_WHAT YOU WILL DO:_ Transcribe exactly the line with "sample: Cilia in tetrahymena" and each line that follows it in the listing, down to the last, omitting all pictures.

_DATA RECORDS:_
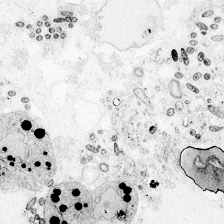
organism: Zebrafish
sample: Whole-Brain
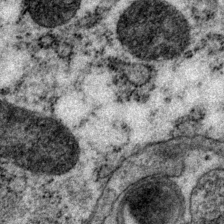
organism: P. pacificus
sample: Pharynx
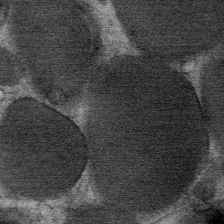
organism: Mouse
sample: Mouse Salivary gland
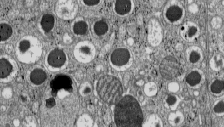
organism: C57BL Mouse
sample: Pancreatic islet
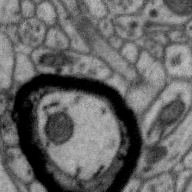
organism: Zebra finch
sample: Brain
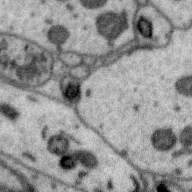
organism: Zebra finch
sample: Brain
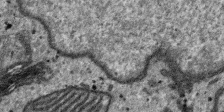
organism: Human
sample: Lung epithelial cells, uninfected (mock) control
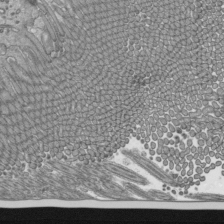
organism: Mouse
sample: Mouse epididymis efferent ductule cilia
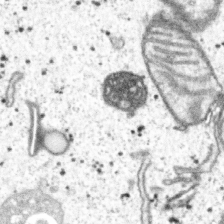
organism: Human
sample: HeLa cells
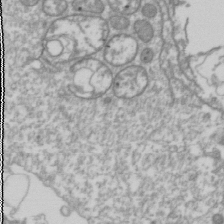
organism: Drosophila
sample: Cell division; meiosis; drosophila spermatocytes
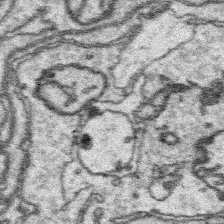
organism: Platynereis dumerilii
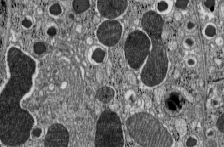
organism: C57BL Mouse
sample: Pancreatic islet
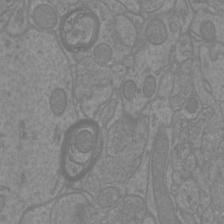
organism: Mouse
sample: Cortical neurons
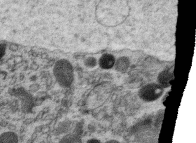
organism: C. elegans
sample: C. elegans oocyte; sperm cells
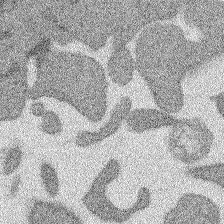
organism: Human
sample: HeLa cells
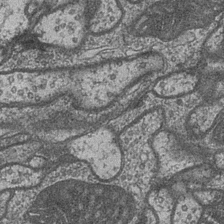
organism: Drosophila
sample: Optic medulla
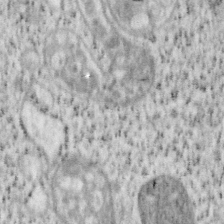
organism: Mouse
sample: OT-I killer T cells with ID8 ovarian cancer cells
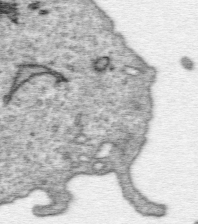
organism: Human
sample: HeLa cells
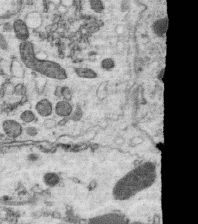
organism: C. elegans
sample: C. elegans oocyte; sperm cells
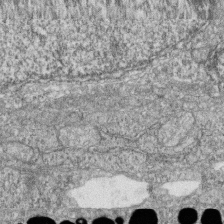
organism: Zebrafish
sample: Cilia; retinal pigment epithelium
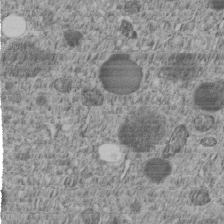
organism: C. elegans
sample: C. elegans embryo early stage
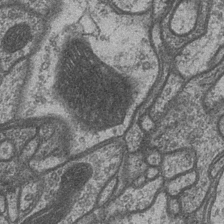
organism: Drosophila
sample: Optic medulla
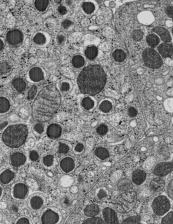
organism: C57BL Mouse
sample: Pancreatic islet
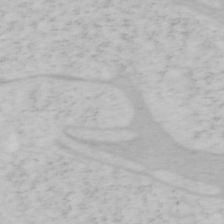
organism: Mouse
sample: OT-I killer T cells with ID8 ovarian cancer cells
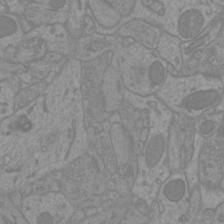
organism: Mouse
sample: Cortical neurons
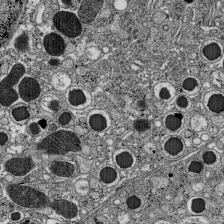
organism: C57BL Mouse
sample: Pancreatic islet
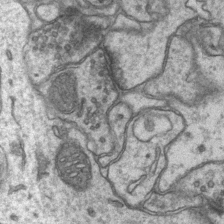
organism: Mouse
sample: CA1 Hippocampus
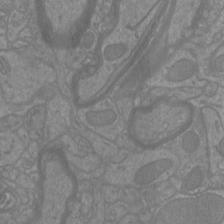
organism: Mouse
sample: Cortical neurons
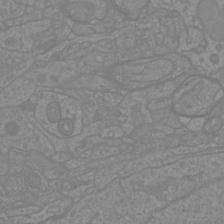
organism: Mouse
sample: Cortical neurons
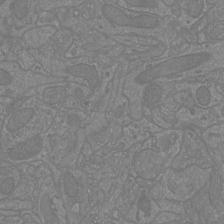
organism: Mouse
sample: Cortical neurons
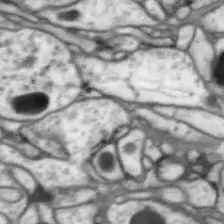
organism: Drosophila
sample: Optic lobe
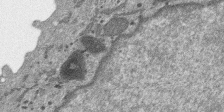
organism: Human
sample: Lung epithelial cells infected with SARS-CoV-2
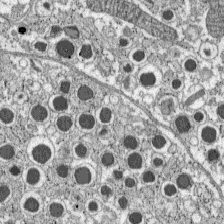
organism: C57BL Mouse
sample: Pancreatic islet
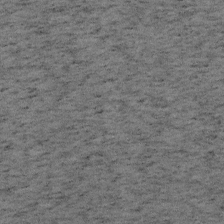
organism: Mouse
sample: OT-I killer T cells with ID8 ovarian cancer cells
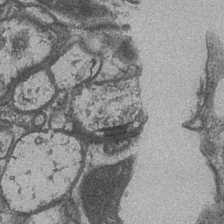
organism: Drosophila
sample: Optic medulla
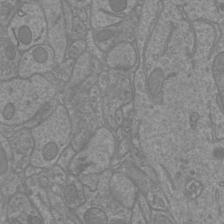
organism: Mouse
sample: Cortical neurons
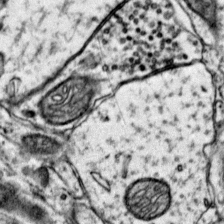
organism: Mouse
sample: Primary visual cortex
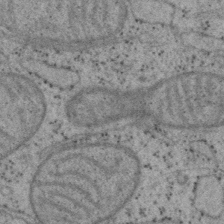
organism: Human
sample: HeLa cells
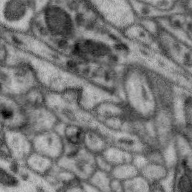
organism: Zebra finch
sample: Brain
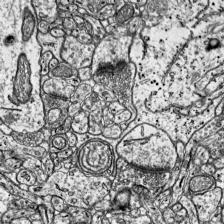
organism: Mouse
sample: Visual Cortex
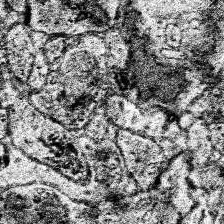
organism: Human
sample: Temporal Lobe
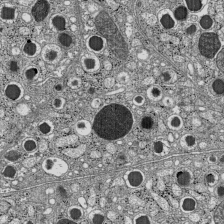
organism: C57BL Mouse
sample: Pancreatic islet
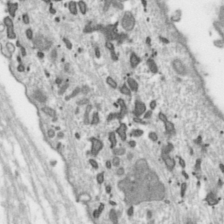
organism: Toxoplasma gondii
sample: Parasites in a vacuole inside a host cell
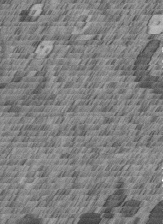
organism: C. elegans
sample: C. elegans embryo early stage
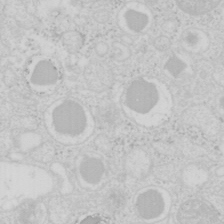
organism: Mouse
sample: Pancreas
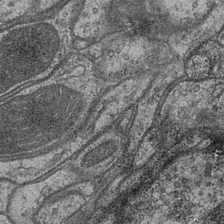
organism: Drosophila
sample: Optic medulla
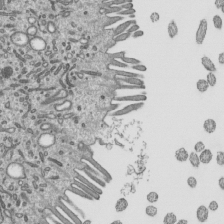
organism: Mouse
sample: Mouse epididymis efferent ductule cilia
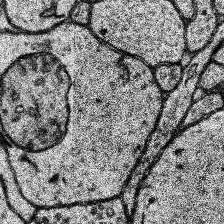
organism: Human
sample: Temporal Lobe
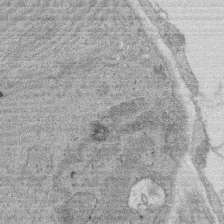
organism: Rat
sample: Salivary granule
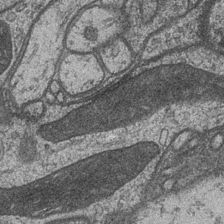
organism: Drosophila
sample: Optic medulla
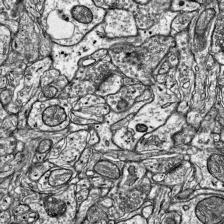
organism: Mouse
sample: Visual Cortex
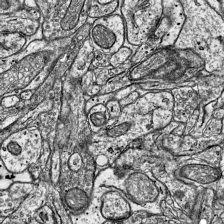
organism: Mouse
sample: Visual Cortex
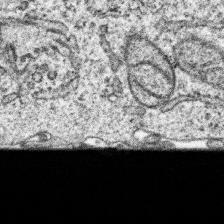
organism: Human
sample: HeLa cells
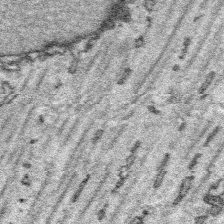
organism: Platynereis dumerilii
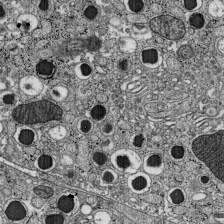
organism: C57BL Mouse
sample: Pancreatic islet
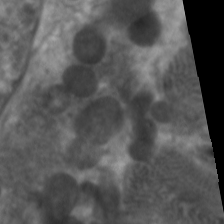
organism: C. elegans
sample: Pharynx
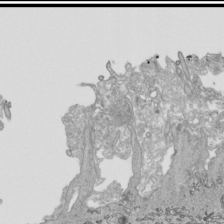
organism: Human
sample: Mitochondria in HCT116 cells
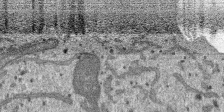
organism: Human
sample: Lung epithelial cells infected with SARS-CoV-2
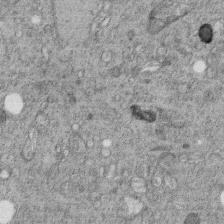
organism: C. elegans
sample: C. elegans embryo early stage
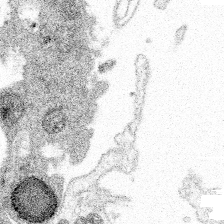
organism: Spongilla lacustris
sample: Multiple
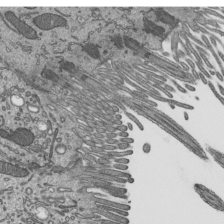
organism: Mouse
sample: Mouse epididymis efferent ductule cilia
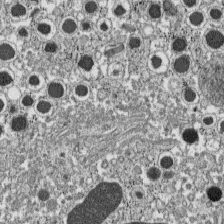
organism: C57BL Mouse
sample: Pancreatic islet
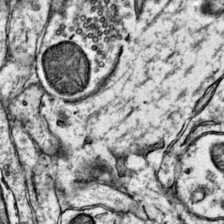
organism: Mouse
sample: Primary visual cortex
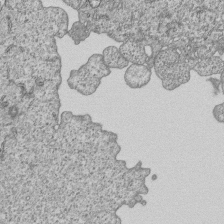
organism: Human
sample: MDA-MB-231 cells
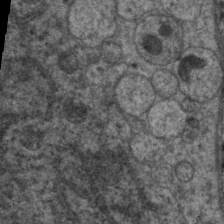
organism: C. elegans
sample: Pharynx
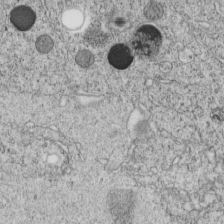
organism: C. elegans
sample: C. elegans embryo early stage
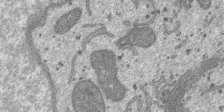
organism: Human
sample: Lung epithelial cells infected with SARS-CoV-2
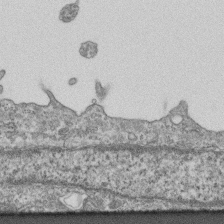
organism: Mouse
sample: Centriole in ependymal cells
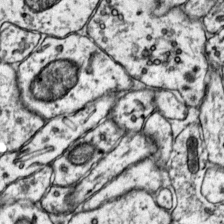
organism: Mouse
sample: Primary visual cortex
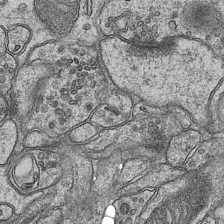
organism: Mouse
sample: CA1 Hippocampus
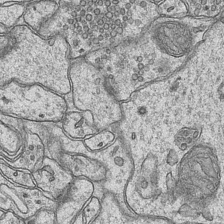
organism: Mouse
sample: CA1 Hippocampus
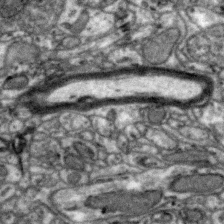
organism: Zebra finch
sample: Brain
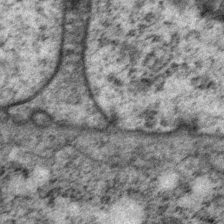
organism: P. pacificus
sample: Pharynx
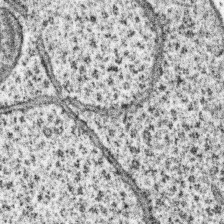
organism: Human
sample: HeLa cells
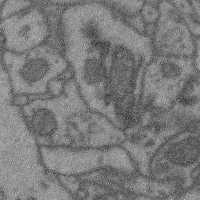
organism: Mouse
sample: Cerebral cortex
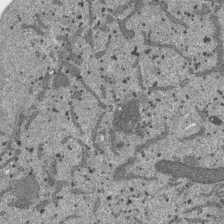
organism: Human
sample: Lung epithelial cells infected with SARS-CoV-2
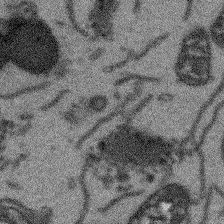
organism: Arabidopsis thaliana
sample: Root tip
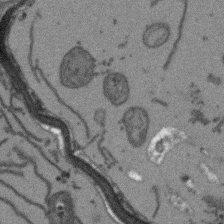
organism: Arabidopsis thaliana
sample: Root tip
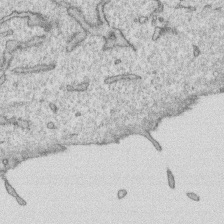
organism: Human
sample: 1205lu cells
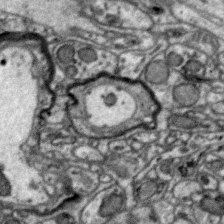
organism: Zebra finch
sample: Brain
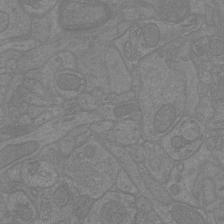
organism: Mouse
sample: Cortical neurons
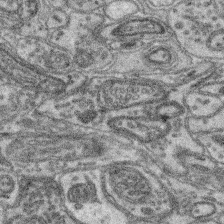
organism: Mouse
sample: Retina
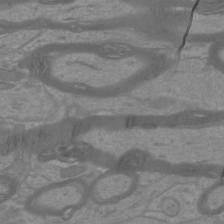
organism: Mouse
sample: Cortical neurons
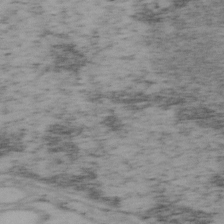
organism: Mouse
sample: OT-I killer T cells with ID8 ovarian cancer cells
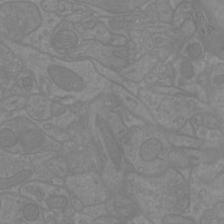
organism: Mouse
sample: Cortical neurons
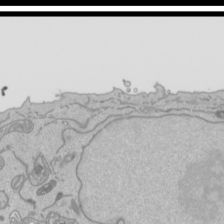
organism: Human
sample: Mitochondria in HCT116 cells
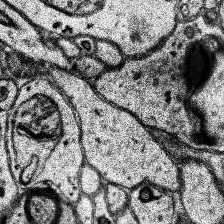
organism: Human
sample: Temporal Lobe
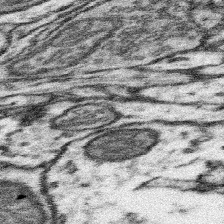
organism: Mouse
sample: Somatosensory cortex neuropil
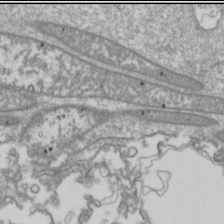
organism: Drosophila
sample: Cell division; meiosis; drosophila spermatocytes
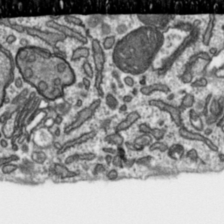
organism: Toxoplasma gondii
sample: Parasites in a vacuole inside a host cell
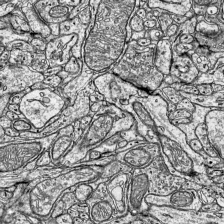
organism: Mouse
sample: Visual Cortex
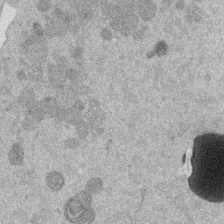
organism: Mouse
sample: Dividing mouse embryo 1 cell stage
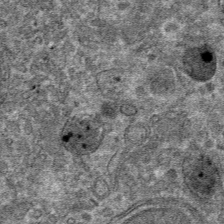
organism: Mouse
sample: Mouse hepatocytes
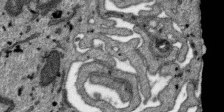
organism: Human
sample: Lung epithelial cells, uninfected (mock) control
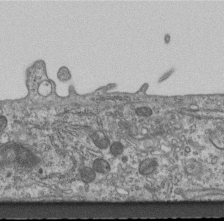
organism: Mouse
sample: Centriole in ependymal cells
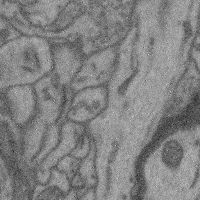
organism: Mouse
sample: Cerebral cortex
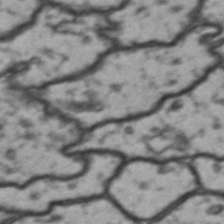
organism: Drosophila
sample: Brain
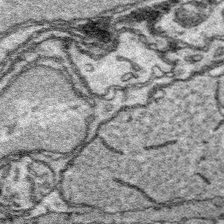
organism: Platynereis dumerilii
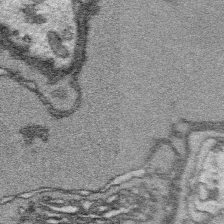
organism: Platynereis dumerilii
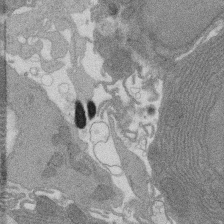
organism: Rat
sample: Salivary granule
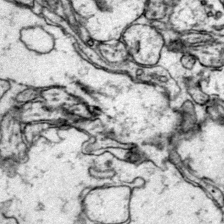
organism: Mouse
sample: Primary visual cortex
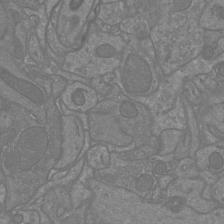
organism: Mouse
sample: Cortical neurons
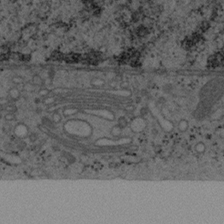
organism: Human
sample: HeLa cells
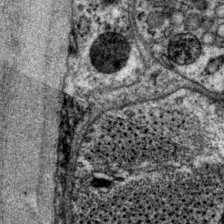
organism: P. pacificus
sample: Pharynx
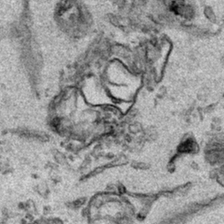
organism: Human
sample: Mitochondria in HCT116 cells
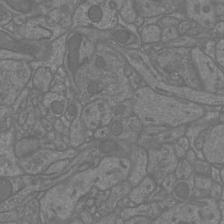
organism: Mouse
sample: Cortical neurons
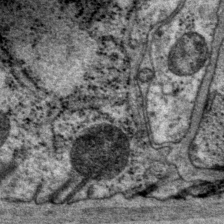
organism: P. pacificus
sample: Pharynx
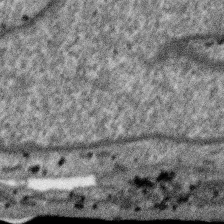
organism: Human
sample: Lung epithelial cells infected with SARS-CoV-2
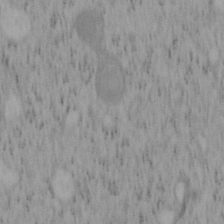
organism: Mouse
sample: OT-I killer T cells with ID8 ovarian cancer cells
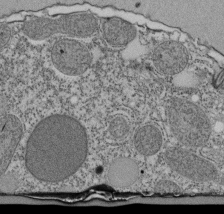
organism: Tetrahymena
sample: Cilia in tetrahymena
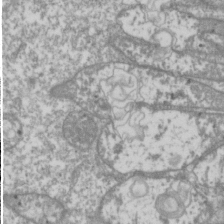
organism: Drosophila
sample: Cell division; meiosis; drosophila spermatocytes
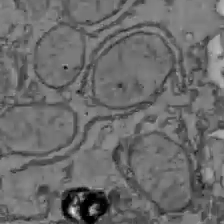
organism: C57BL Mouse
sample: Liver
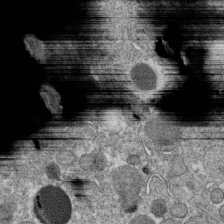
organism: C. elegans
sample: C. elegans oocyte; sperm cells
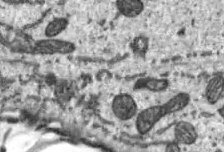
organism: Human
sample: HeLa cells
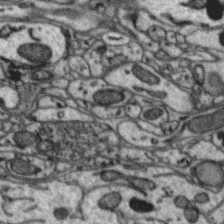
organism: Zebra finch
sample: Brain
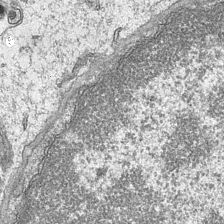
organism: Mouse
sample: CA1 Hippocampus
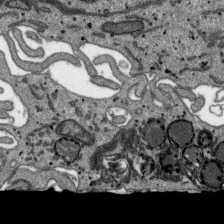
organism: Human
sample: Lung epithelial cells, uninfected (mock) control
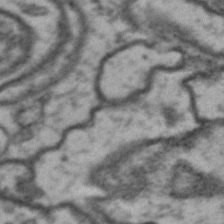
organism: Drosophila
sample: Brain
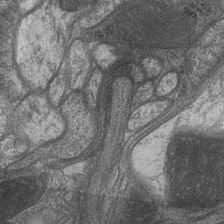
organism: Drosophila
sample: Optic medulla
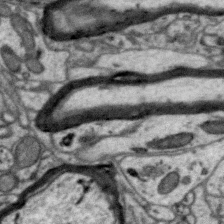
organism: Zebra finch
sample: Brain
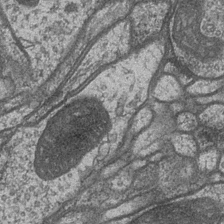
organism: Drosophila
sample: Optic medulla
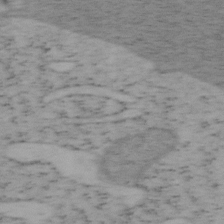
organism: Mouse
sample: OT-I killer T cells with ID8 ovarian cancer cells
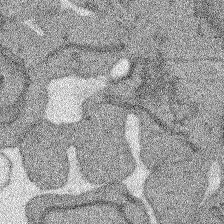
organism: Human
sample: HeLa cells
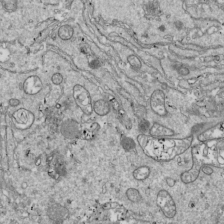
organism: Drosophila
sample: Cell division; meiosis; drosophila spermatocytes
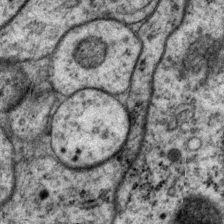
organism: P. pacificus
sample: Pharynx
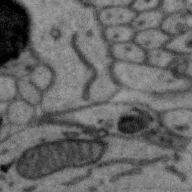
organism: Zebra finch
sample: Brain
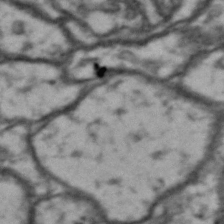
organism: Drosophila
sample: Brain
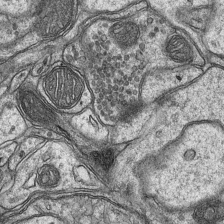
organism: Mouse
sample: CA1 Hippocampus
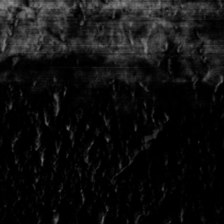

_SOLUTION BELOW:_
sample: Cilia in tetrahymena
organism: Drosophila
sample: Cell division; meiosis; drosophila spermatocytes
organism: C57BL Mouse
sample: Liver
organism: C. elegans
sample: C. elegans oocyte; sperm cells
organism: Human
sample: HeLa cells
organism: Zebra finch
sample: Brain
organism: Mouse
sample: CA1 Hippocampus
organism: Human
sample: Lung epithelial cells, uninfected (mock) control
organism: Drosophila
sample: Brain
organism: Drosophila
sample: Optic medulla
organism: Zebra finch
sample: Brain
organism: Drosophila
sample: Optic medulla
organism: Mouse
sample: OT-I killer T cells with ID8 ovarian cancer cells
organism: Human
sample: HeLa cells
organism: Drosophila
sample: Cell division; meiosis; drosophila spermatocytes
organism: P. pacificus
sample: Pharynx
organism: Zebra finch
sample: Brain
organism: Drosophila
sample: Brain
organism: Mouse
sample: CA1 Hippocampus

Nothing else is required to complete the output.